Data.
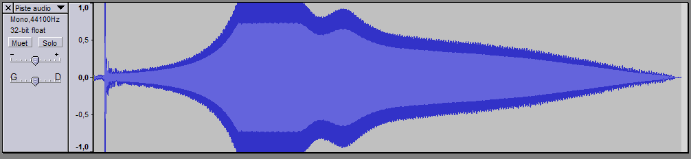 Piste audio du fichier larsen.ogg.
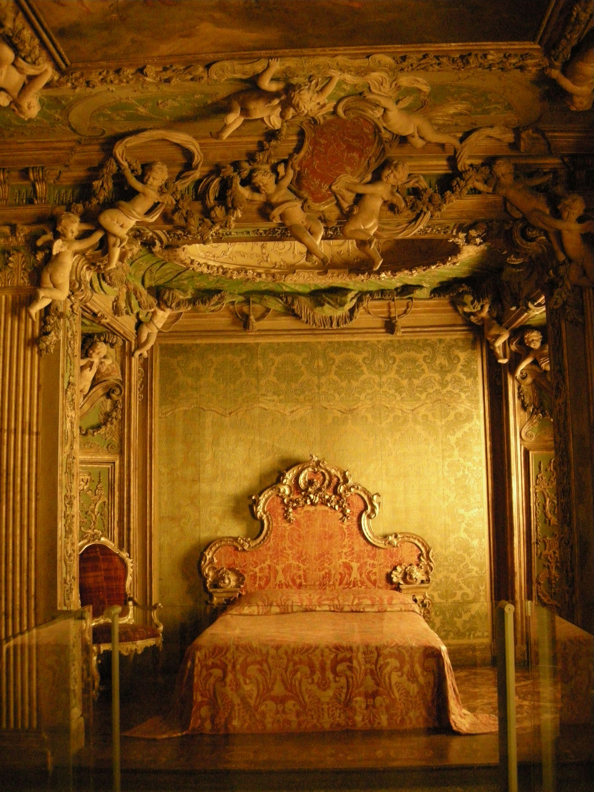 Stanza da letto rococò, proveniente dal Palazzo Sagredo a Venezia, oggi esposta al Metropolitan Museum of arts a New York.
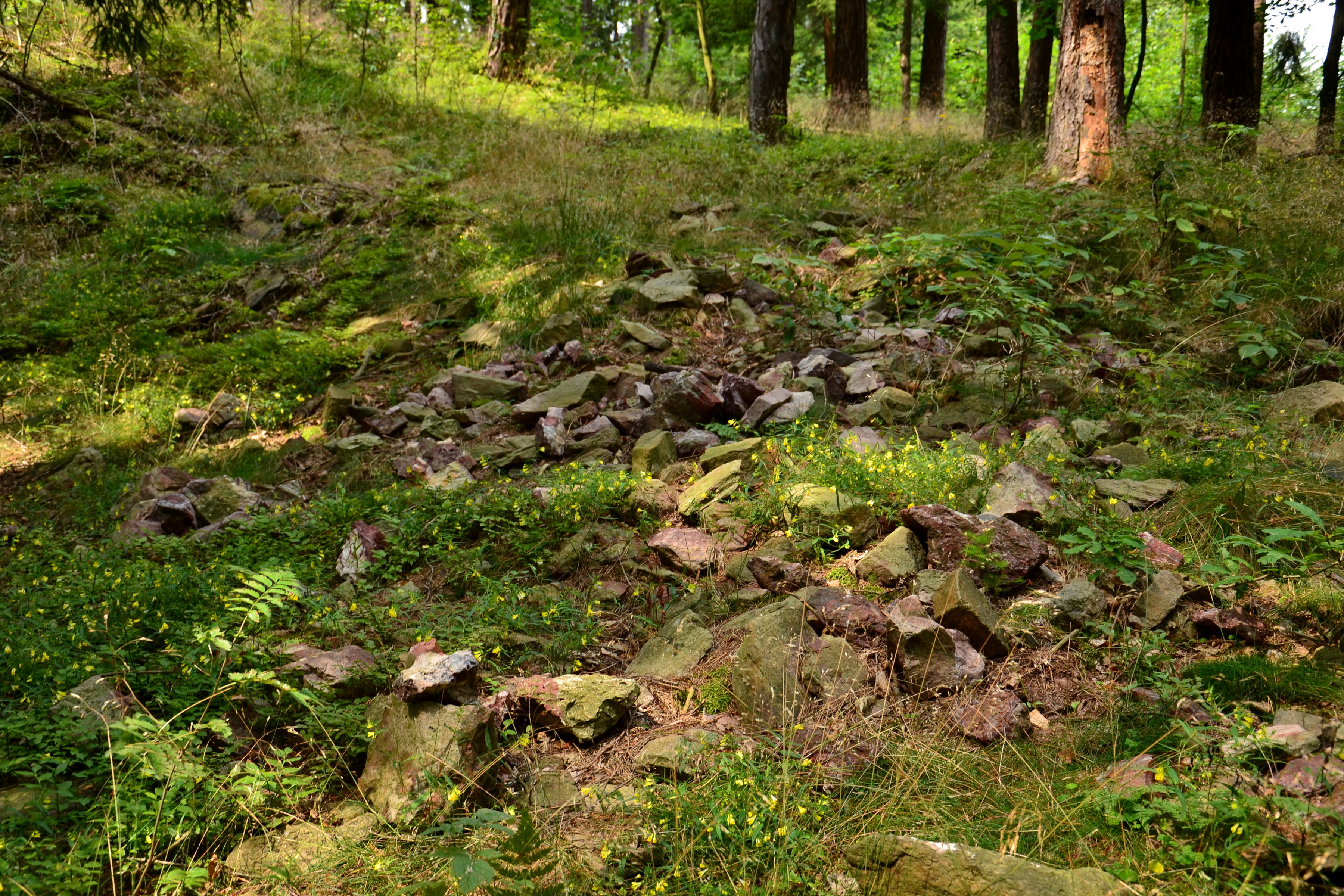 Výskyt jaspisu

Exercise details. A verbatim copy of the data, free of pictures, is the expected answer.

Exercise solution.
 Piste audio du fichier larsen.ogg.
 Stanza da letto rococò, proveniente dal Palazzo Sagredo a Venezia, oggi esposta al Metropolitan Museum of arts a New York.
 Výskyt jaspisu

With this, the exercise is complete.